Re: [PATCH v3 09/15] remoteproc: Introduce function rproc_detach()
From: Arnaud POULIQUEN
Date: Wed Dec 09 2020 - 03:46:35 EST
On 12/9/20 1:53 AM, Mathieu Poirier wrote:
> On Tue, Dec 08, 2020 at 07:35:18PM +0100, Arnaud POULIQUEN wrote:
>> Hi Mathieu,
>>
>>
>> On 11/26/20 10:06 PM, Mathieu Poirier wrote:
>>> Introduce function rproc_detach() to enable the remoteproc
>>> core to release the resources associated with a remote processor
>>> without stopping its operation.
>>>
>>> Signed-off-by: Mathieu Poirier <mathieu.poirier@xxxxxxxxxx>
>>> Reviewed-by: Peng Fan <peng.fan@xxxxxxx>
>>> ---
>>> drivers/remoteproc/remoteproc_core.c | 65 +++++++++++++++++++++++++++-
>>> include/linux/remoteproc.h | 1 +
>>> 2 files changed, 65 insertions(+), 1 deletion(-)
>>>
>>> diff --git a/drivers/remoteproc/remoteproc_core.c b/drivers/remoteproc/remoteproc_core.c
>>> index 928b3f975798..f5adf05762e9 100644
>>> --- a/drivers/remoteproc/remoteproc_core.c
>>> +++ b/drivers/remoteproc/remoteproc_core.c
>>> @@ -1667,7 +1667,7 @@ static int rproc_stop(struct rproc *rproc, bool crashed)
>>> /*
>>> * __rproc_detach(): Does the opposite of rproc_attach()
>>> */
>>> -static int __maybe_unused __rproc_detach(struct rproc *rproc)
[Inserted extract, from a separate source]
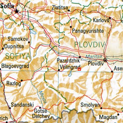 Peschtera - Lage des Ortes in Bulgarien

>>> +static int __rproc_detach(struct rproc *rproc)
>>> {
>>> struct device *dev = &rproc->dev;
>>> int ret;
>>> @@ -1910,6 +1910,69 @@ void rproc_shutdown(struct rproc *rproc)
>>> }
>>> EXPORT_SYMBOL(rproc_shutdown);
>>>
>>> +/**
>>> + * rproc_detach() - Detach the remote processor from the
>>> + * remoteproc core
>>> + *
>>> + * @rproc: the remote processor
>>> + *
>>> + * Detach a remote processor (previously attached to with rproc_actuate()).
>>> + *
>>> + * In case @rproc is still being used by an additional user(s), then
>>> + * this function will just decrement the power refcount and exit,
>>> + * without disconnecting the device.
>>> + *
>>> + * Function rproc_detach() calls __rproc_detach() in order to let a remote
>>> + * processor know that services provided by the application processor are
>>> + * no longer available. From there it should be possible to remove the
>>> + * platform driver and even power cycle the application processor (if the HW
>>> + * supports it) without needing to switch off the remote processor.
>>> + */
>>> +int rproc_detach(struct rproc *rproc)
>>> +{
>>> + struct device *dev = &rproc->dev;
>>> + int ret;
>>> +
>>> + ret = mutex_lock_interruptible(&rproc->lock);
>>> + if (ret) {
>>> + dev_err(dev, "can't lock rproc %s: %d\n", rproc->name, ret);
>>> + return ret;
>>> + }
>>> +
>>> + if (rproc->state != RPROC_RUNNING && rproc->state != RPROC_ATTACHED) {
>>> + ret = -EPERM;
>>> + goto out;
>>> + }
>>> +
>>> + /* if the remote proc is still needed, bail out */
>>> + if (!atomic_dec_and_test(&rproc->power)) {
>>> + ret = -EBUSY;
>>> + goto out;
>>> + }
>>> +
>>> + ret = __rproc_detach(rproc);
>>> + if (ret) {
>>> + atomic_inc(&rproc->power);
>>> + goto out;
>>> + }
>>> +
>>> + /* clean up all acquired resources */
>>> + rproc_resource_cleanup(rproc);
>>
>> I started to test the series, I found 2 problems testing in STM32P1 board.
>>
>> 1) the resource_table pointer is unmapped if the firmware has been booted by the
>> Linux, generating a crash in rproc_free_vring.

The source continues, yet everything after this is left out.